Selon M. Ghenea, ses étudiants sont souvent plus au courant de ce qui se passe actuellement dans le monde de l'art que leurs professeurs, et utilisent les médias sociaux et YouTube pour apprendre de nouvelles techniques.
"La nouvelle génération pense en dehors des sentiers battus", explique-t-il. "Ils photographient et publient leurs œuvres sur Instagram et Facebook, ils n'ont donc pas besoin de galeries".
En fait, l'art irakien a trouvé une nouvelle vie dans le domaine numérique. Pas seulement dans le cadre d'initiatives telles que le Musée virtuel de l'Iraq, mais aussi dans la manière dont les médias sociaux ont contribué à réduire le fossé toujours présent entre les artistes iraquiens du pays et ceux de la diaspora.
"Désormais, les artistes irakiens de Londres peuvent facilement échanger des idées avec leurs collègues de Bagdad", explique Mme Ghenea.
Tandis que des artistes établis au Royaume-Uni, comme Hannah Mallalah, comblent physiquement la distance entre l'"exil" et le "chez-soi" en se rendant fréquemment en Iraq, de jeunes artistes de la diaspora font un usage libéral des nouvelles technologies pour créer un art évocateur.
"Cette version éco-féministe de l'épopée deGilgamesh, réalisée par l'artiste irakienne Asmaa Alanbari, basée à Londres, réimagine l'histoire ancienne sous la forme d'une fable sur le changement climatique, qui représente aujourd'hui une plus grande menace pour les sites du patrimoine irakien que l'ISIS, car la désertification, les barrages et les inondations qui en découlent menacent des dizaines de sites anciens et les tempêtes de poussière paralysent le pays.
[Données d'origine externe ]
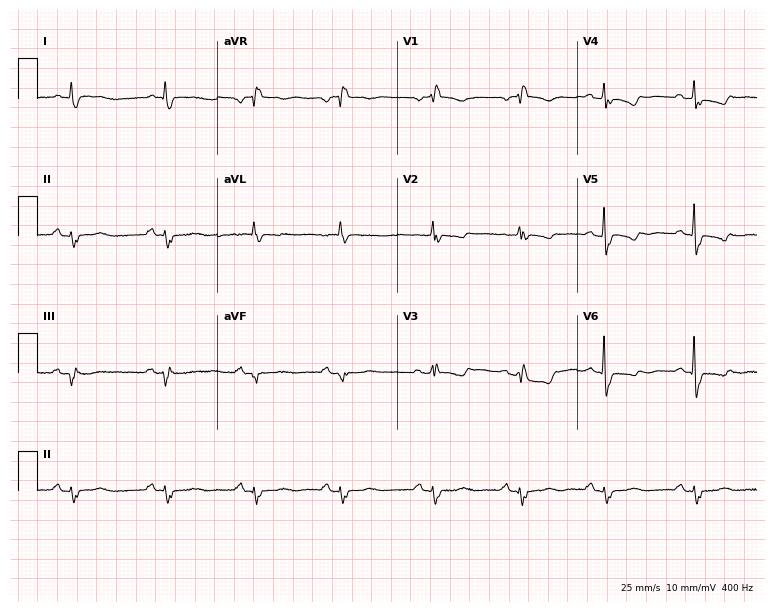
Standard 12-lead ECG recorded from a 79-year-old female patient. The tracing shows right bundle branch block (RBBB).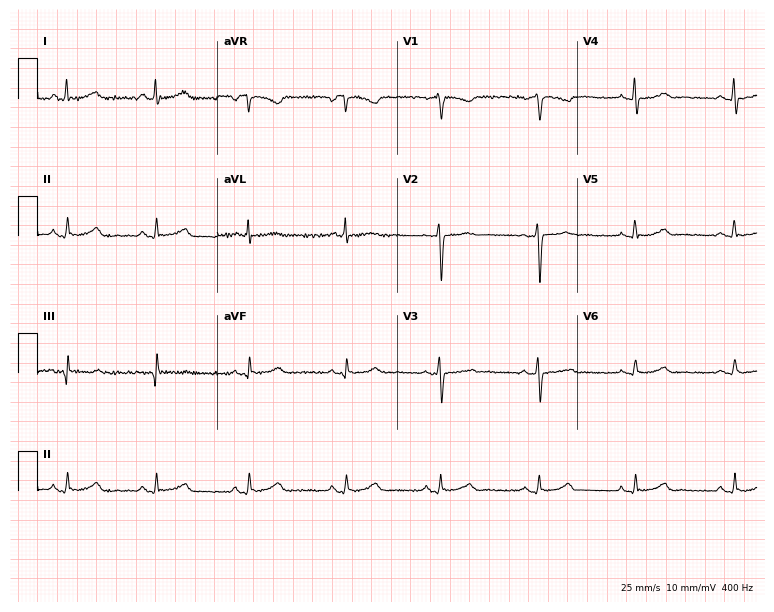
Electrocardiogram, a 58-year-old woman. Overall reading on record: normal ECG.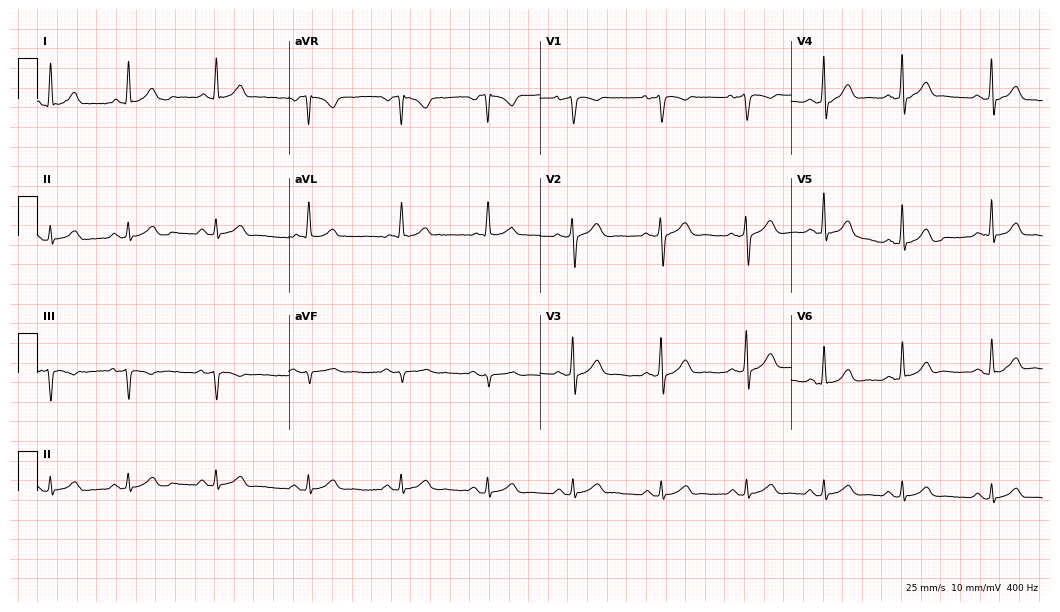
Resting 12-lead electrocardiogram. Patient: a man, 50 years old. Read as a normal ECG.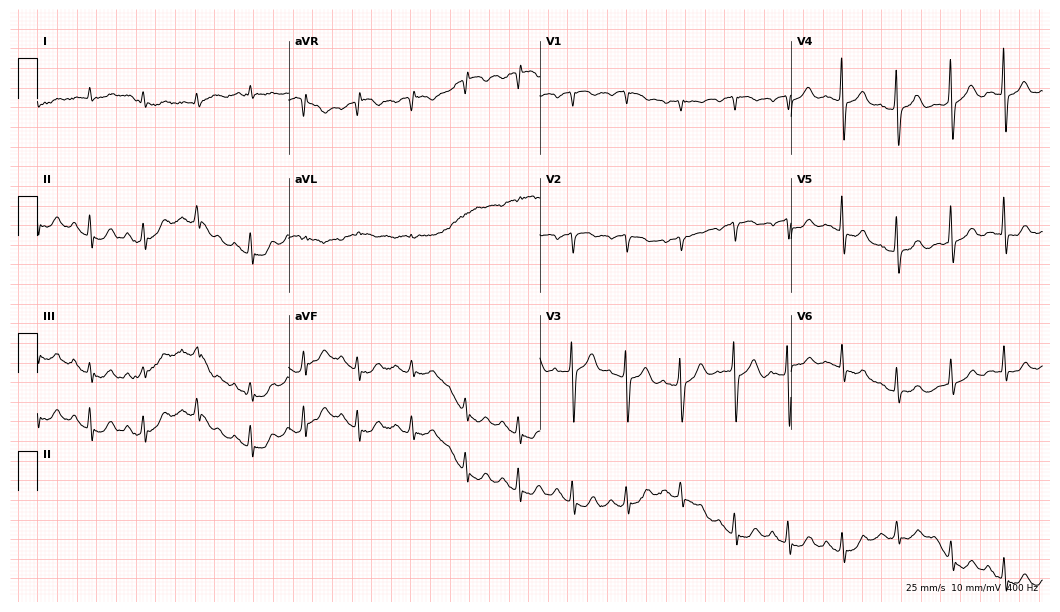
ECG — a 79-year-old male patient. Findings include sinus tachycardia (a sinus rate of 100 beats per minute or more).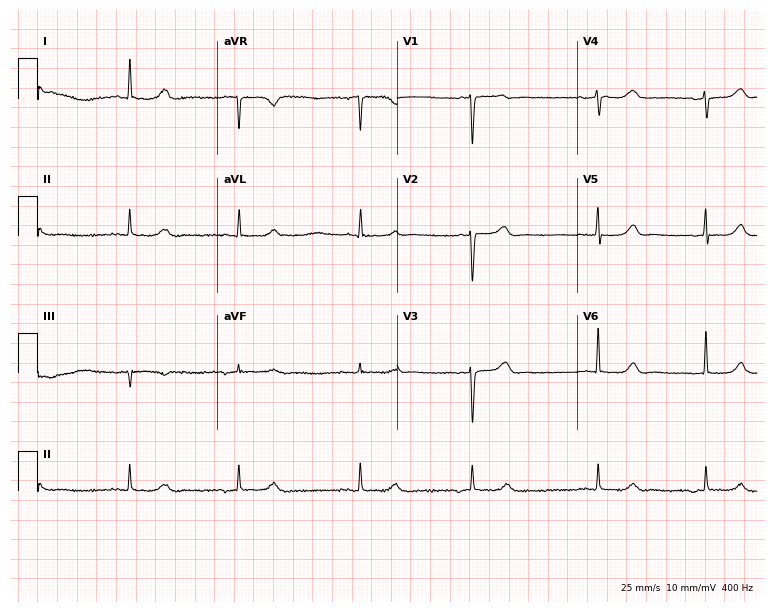
12-lead ECG from a 63-year-old female patient. Screened for six findings — first-degree AV block, right bundle branch block, left bundle branch block, sinus bradycardia, atrial fibrillation, sinus tachycardia — none is recorded.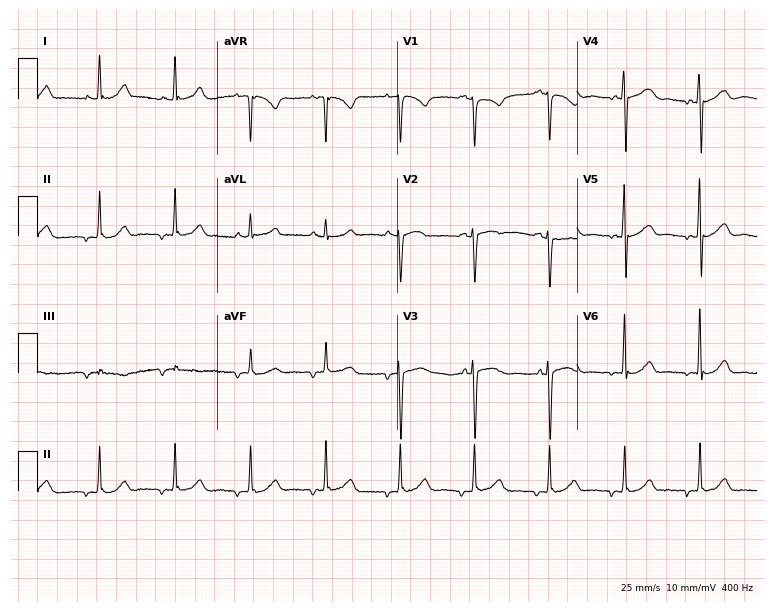
12-lead ECG from a female patient, 58 years old. No first-degree AV block, right bundle branch block, left bundle branch block, sinus bradycardia, atrial fibrillation or sinus tachycardia recorded for this tracing.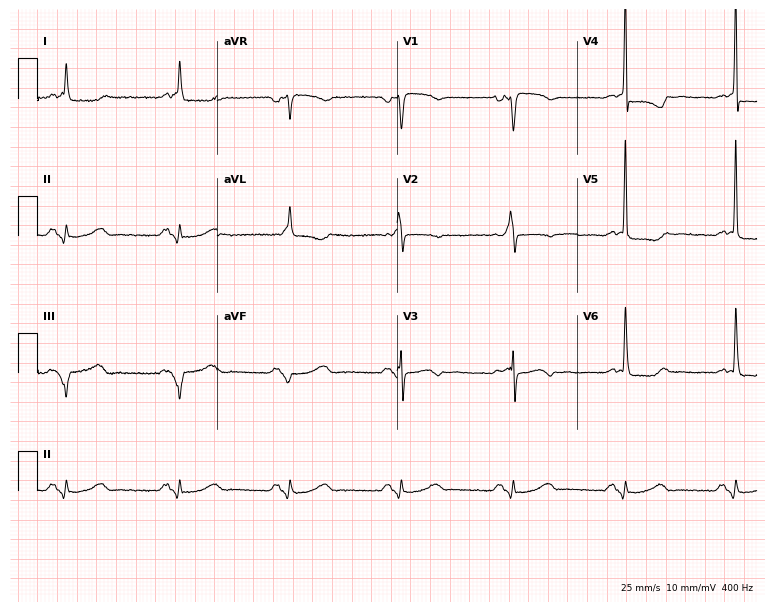
ECG (7.3-second recording at 400 Hz) — a woman, 80 years old. Screened for six findings — first-degree AV block, right bundle branch block, left bundle branch block, sinus bradycardia, atrial fibrillation, sinus tachycardia — none is recorded.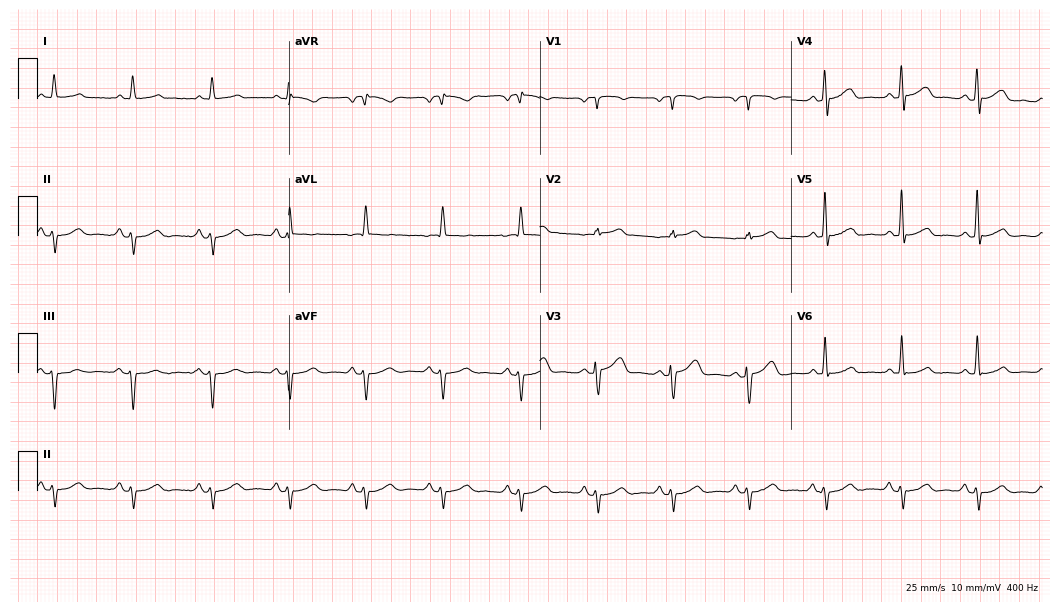
12-lead ECG from a 70-year-old male. No first-degree AV block, right bundle branch block, left bundle branch block, sinus bradycardia, atrial fibrillation or sinus tachycardia recorded for this tracing. Only these six findings were labelled.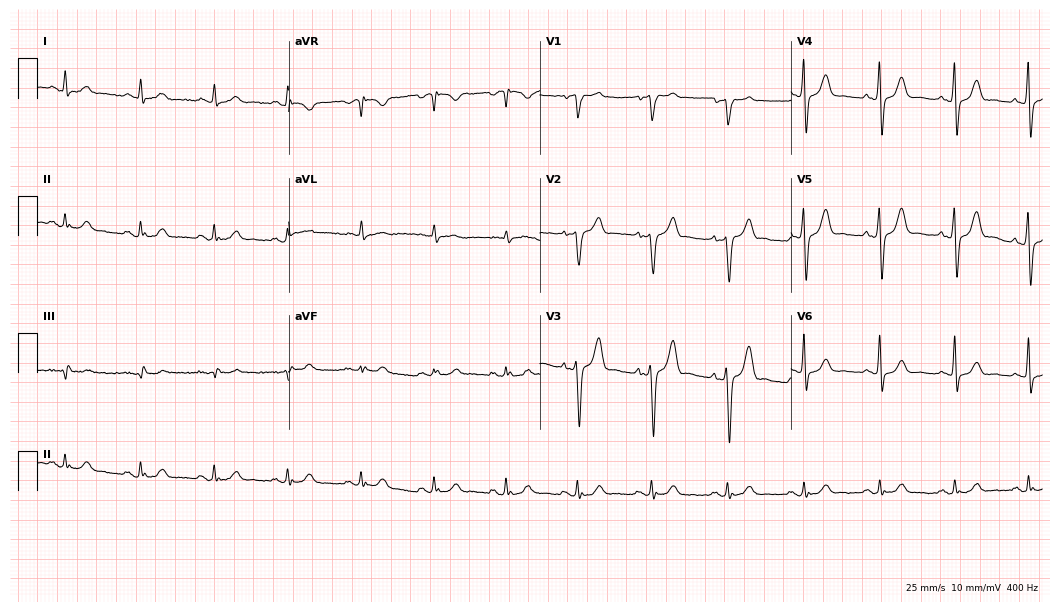
Standard 12-lead ECG recorded from a 45-year-old male patient (10.2-second recording at 400 Hz). Read as a normal ECG.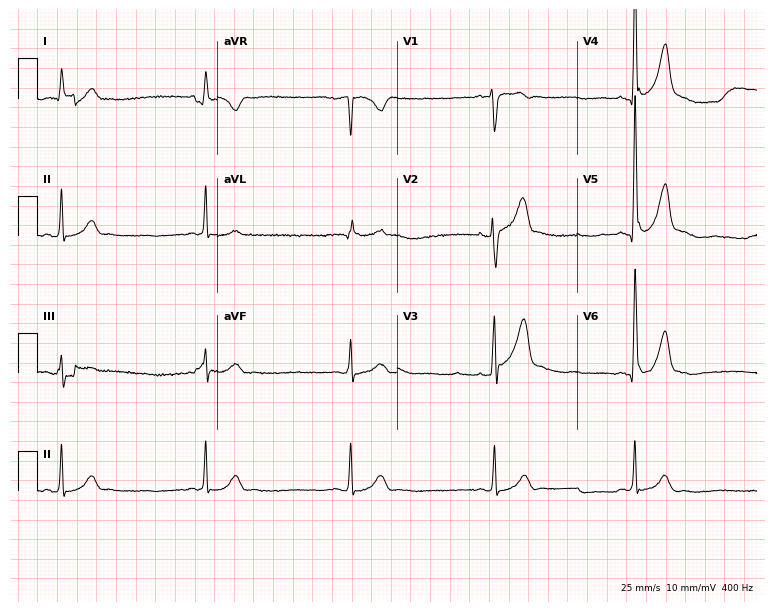
Resting 12-lead electrocardiogram. Patient: a male, 58 years old. The tracing shows sinus bradycardia (a sinus rate of 50 beats per minute or less).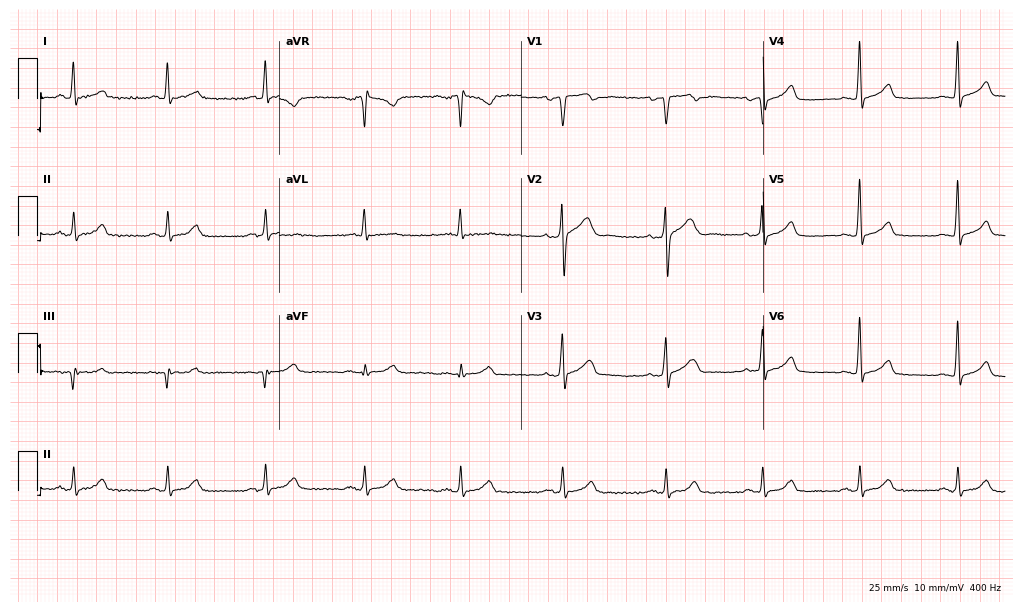
Standard 12-lead ECG recorded from a 44-year-old male patient. Read as a normal ECG.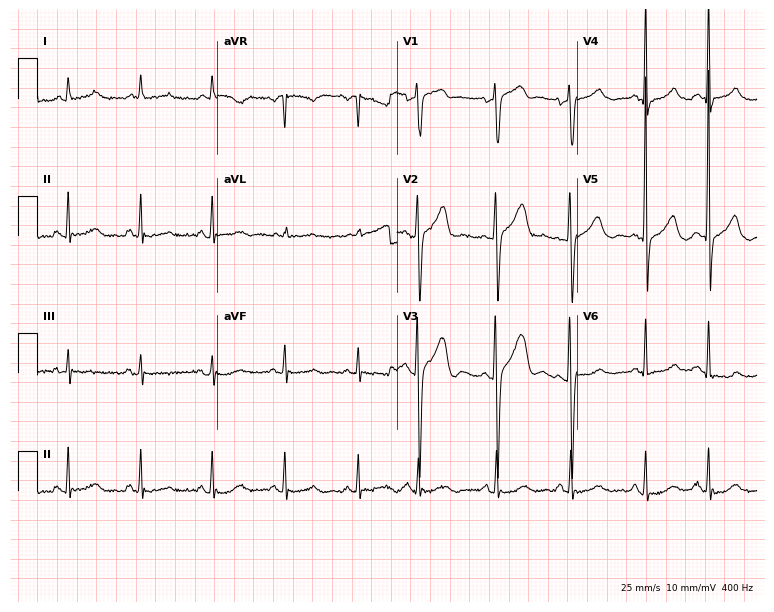
Standard 12-lead ECG recorded from a 66-year-old man. None of these six findings is recorded: first-degree AV block, right bundle branch block, left bundle branch block, sinus bradycardia, atrial fibrillation, sinus tachycardia.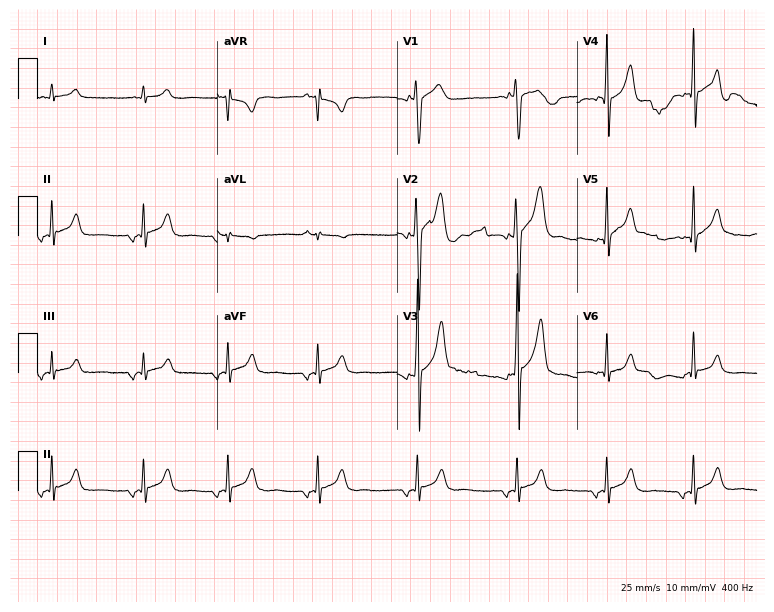
12-lead ECG from a male, 22 years old. Screened for six findings — first-degree AV block, right bundle branch block, left bundle branch block, sinus bradycardia, atrial fibrillation, sinus tachycardia — none is recorded. Other findings, if any, are not listed.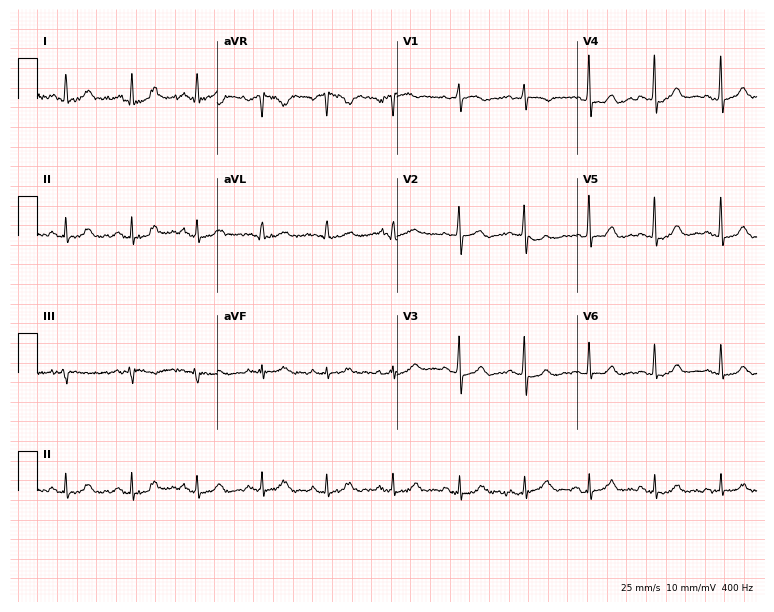
12-lead ECG from an 83-year-old male (7.3-second recording at 400 Hz). Recorded interpretation: within normal limits.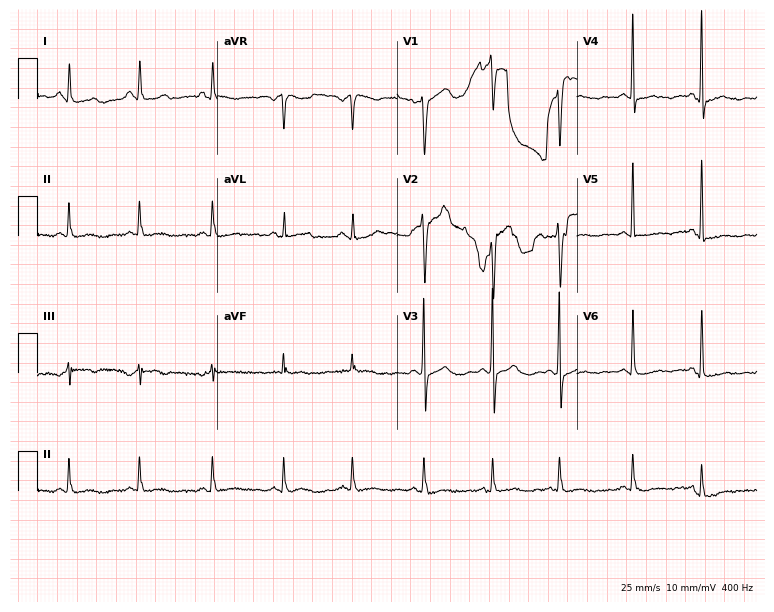
12-lead ECG from a 65-year-old female patient. Screened for six findings — first-degree AV block, right bundle branch block (RBBB), left bundle branch block (LBBB), sinus bradycardia, atrial fibrillation (AF), sinus tachycardia — none is recorded. Other findings, if any, are not listed.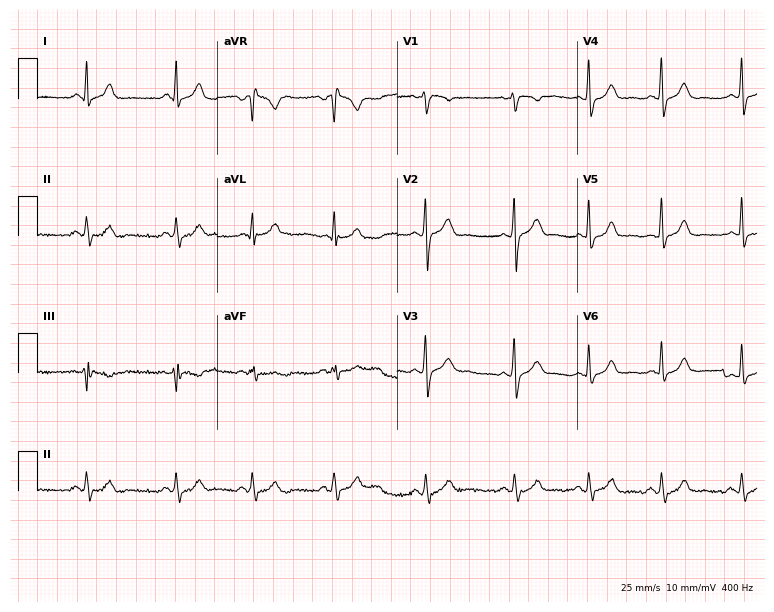
Standard 12-lead ECG recorded from a 21-year-old man. Read as a normal ECG.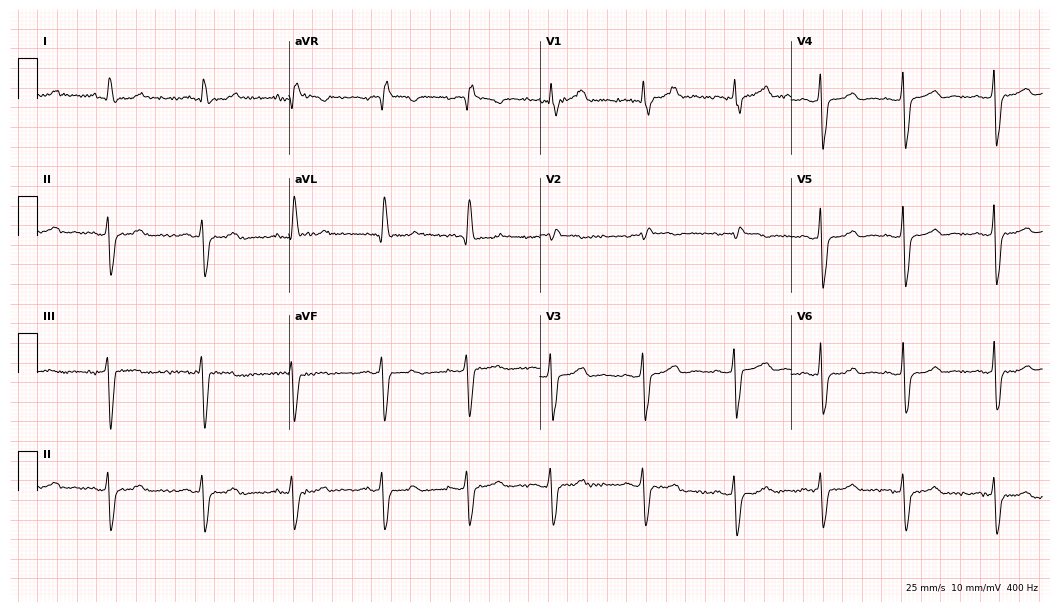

Un collage d'images intègre l'écriture cunéiforme du conte original avec des images de la pollution des océans, du Londres contemporain et des images des médias sociaux montrant ISIS détruisant des statues assyriennes, reliant ainsi le patrimoine matériel et immatériel, la perte culturelle et le déplacement. La musique originale du compositeur irakien Layth Sadiq, l'accompagnement en direct du joueur de oud irakien Ehsan Emam et la performance de la danseuse Yen-Ching Lin (anciennement de l'Akram Khan Company) complètent la mise en scène.
Pourtant, le virtuel n'est qu'une pâle apparition du réel et l'atmosphère de Bagdad constitue une part essentielle de l'art irakien.
"Je suis inspiré par cette ville", dit Ghenea. "Par ses odeurs, ses couleurs, ses textures, son histoire et ses foules".
"Et c'est toujours l'âme de Bagdad, cet endroit", dit Sabti. Il est difficile de ne pas être d'accord, car les jeunes étudiants en art et les rossignols affluent dans ses galeries spacieuses et ses jardins luxuriants. À l'instar des artistes irakiens, la galerie a résisté à trois décennies de guerre et d'occupation, demeurant un symbole durable de beauté et d'espoir.